# New title



## Oaklys Dad (Dec 28, 2005)

Congratulations to you and Jackson. He sure looks very proud of his new ribbon and trophy. Keep up the great work.


----------



## Everything's Golden (Nov 1, 2010)

Congrats! I'm such a newbie with all this...how do you enter events like this? Is this an AKC thing? For some reason the breeder put restrictions on our papers that she cannot be entered in AKC events, but we can breed her. Strange I think. I didn't notice this until we had her home otherwise I would have questioned it while I was there.


----------



## IowaGold (Nov 3, 2009)

Everything's Golden said:


> Congrats! I'm such a newbie with all this...how do you enter events like this? Is this an AKC thing? For some reason the breeder put restrictions on our papers that she cannot be entered in AKC events, but we can breed her. Strange I think. I didn't notice this until we had her home otherwise I would have questioned it while I was there.


I've never heard of such a thing! There's limited registration where you can't breed or show in conformation, but can show in everything else. Not sure what the point of the opposite would be.


----------



## 2golddogs (Oct 19, 2009)

> For some reason the breeder put restrictions on our papers that she cannot be entered in AKC events, but we can breed her. Strange I think. I didn't notice this until we had her home otherwise I would have questioned it while I was there.


I haven't heard of this either. I would think you could enter any AKC event.


----------



## CarolinaCasey (Jun 1, 2007)

CONGRATS on the CD! What a wonderful start to your obedience career! 



Everything's Golden said:


> Congrats! I'm such a newbie with all this...how do you enter events like this? Is this an AKC thing? For some reason the breeder put restrictions on our papers that she cannot be entered in AKC events, but we can breed her. Strange I think. I didn't notice this until we had her home otherwise I would have questioned it while I was there.


That sounds so bizarre. It sounds like an "oops" breeding and that one of the parent's wasn't AKC registered.

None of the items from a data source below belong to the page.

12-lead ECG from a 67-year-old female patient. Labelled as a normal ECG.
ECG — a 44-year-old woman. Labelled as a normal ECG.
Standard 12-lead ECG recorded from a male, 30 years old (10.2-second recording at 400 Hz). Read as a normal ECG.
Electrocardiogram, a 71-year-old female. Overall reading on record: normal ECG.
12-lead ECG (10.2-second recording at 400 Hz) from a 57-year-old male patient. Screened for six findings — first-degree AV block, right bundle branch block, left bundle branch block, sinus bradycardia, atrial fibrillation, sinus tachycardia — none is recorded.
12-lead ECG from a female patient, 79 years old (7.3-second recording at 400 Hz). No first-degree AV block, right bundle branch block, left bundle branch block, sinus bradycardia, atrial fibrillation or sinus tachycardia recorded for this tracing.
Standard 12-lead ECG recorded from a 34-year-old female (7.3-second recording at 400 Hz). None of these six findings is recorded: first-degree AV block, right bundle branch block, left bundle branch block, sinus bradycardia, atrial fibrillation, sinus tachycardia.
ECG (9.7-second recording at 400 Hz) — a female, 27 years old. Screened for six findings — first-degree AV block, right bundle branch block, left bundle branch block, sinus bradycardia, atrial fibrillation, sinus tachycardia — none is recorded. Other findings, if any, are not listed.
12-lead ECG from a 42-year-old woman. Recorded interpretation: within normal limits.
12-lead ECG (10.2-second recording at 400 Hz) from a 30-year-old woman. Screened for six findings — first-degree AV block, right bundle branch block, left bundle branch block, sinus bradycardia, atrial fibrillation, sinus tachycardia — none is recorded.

Nonetheless, you can apply for an ILP (I think that's what it is called, but don't know for sure) and any dog that is proven by photos to be a purebred dog can enter companion events like obedience, agility, tracking, etc. except conformation.


----------



## Megora (Jun 7, 2010)

Congrats!!! This is absolutely awesome! Not just because of the three q's in three shows + a rally title, but also the fact that your dog isn't even two yet!!!! 

Keep going - it's obvious that you and this dog have something special going on<:

@Everything's Golden - Competing in obedience - most cases, the limited registration means that you can't compete in conformation or breed your golden. But you are free to do any other AKC event you want. 

It's sounds like your breeder was making something up.  

If you don't have AKC papers on your dog, you can apply for Pal/ILP if you want. 
http://www.akc.org/pdfs/ilpform.pdf


----------



## BayBeams (Jan 3, 2010)

Congratulations!! Super job!


----------



## GoldenSail (Dec 30, 2008)

Congrats! He's a handsome boy!


----------



## AmberSunrise (Apr 1, 2009)

Congratulations! He is such a handsome boy and wears the ribbon well


----------



## hotel4dogs (Sep 29, 2008)

woooooo hoooooo congratulations, great job!!!!!! (good looking boy, too!)


----------



## Augie's Mom (Sep 28, 2007)

Congratulations! That is just awesome.


----------



## Selli-Belle (Jan 28, 2009)

Congratulations on your CD!


----------



## Loisiana (Jul 29, 2009)

Congratulations! Great job! Are you training for open and utility? Utility training is a blast!


----------



## 2golddogs (Oct 19, 2009)

We started incorporating some of the open exercises in our class a couple months ago. Guess we'll start training in earnest now. I can see this will be a challenge!


----------



## JDandBigAm (Aug 25, 2008)

Congrats on a super accomplishment! It takes alot of dedication to get as close to perfection as possible. Keep up the great work and who knows, you too, may be in the next NOI!


----------



## Ljilly28 (Jan 22, 2008)

Go, Jackson! It is so much fun to go from your first steps into the obedience ring to that last leg when everything is so much more familiar. There are few sweeter wors that "Exercise Finished!" when your dog has done well.


----------



## Ljilly28 (Jan 22, 2008)

Everything's Golden said:


> Congrats! I'm such a newbie with all this...how do you enter events like this? Is this an AKC thing? For some reason the breeder put restrictions on our papers that she cannot be entered in AKC events, but we can breed her. Strange I think. I didn't notice this until we had her home otherwise I would have questioned it while I was there.



I admit I am baffled by this. It might be worth its own thread, lol. I've never really heard of a dog not being allowed to participate in AKC Obedience by a breeder who allows her to be bred(???). Usually, in order to breed, a breeder stipulates the dog must earn certain titles and pass many health clearances.


----------



## hat trick (Jan 22, 2009)

I assume this is still being done. If you get youe title in your first 3 shows with a score of 195 or higher you qualify for a Dog World award from Dog World magazine. Congratulations on your CD.


----------



## inge (Sep 20, 2009)

He looks so proud!!!Congratulations!


----------



## sammydog (Aug 23, 2008)

Congratulations! I love the pictures! Sounds like a wonderful start to obedience, good luck with the Open training!!!


----------



## Mighty Casey and Samson's Mom (Jul 16, 2008)

Casey was my novice A dog and it was the greatest experience for me! Keep on with Jackson and enjoy your times together!


----------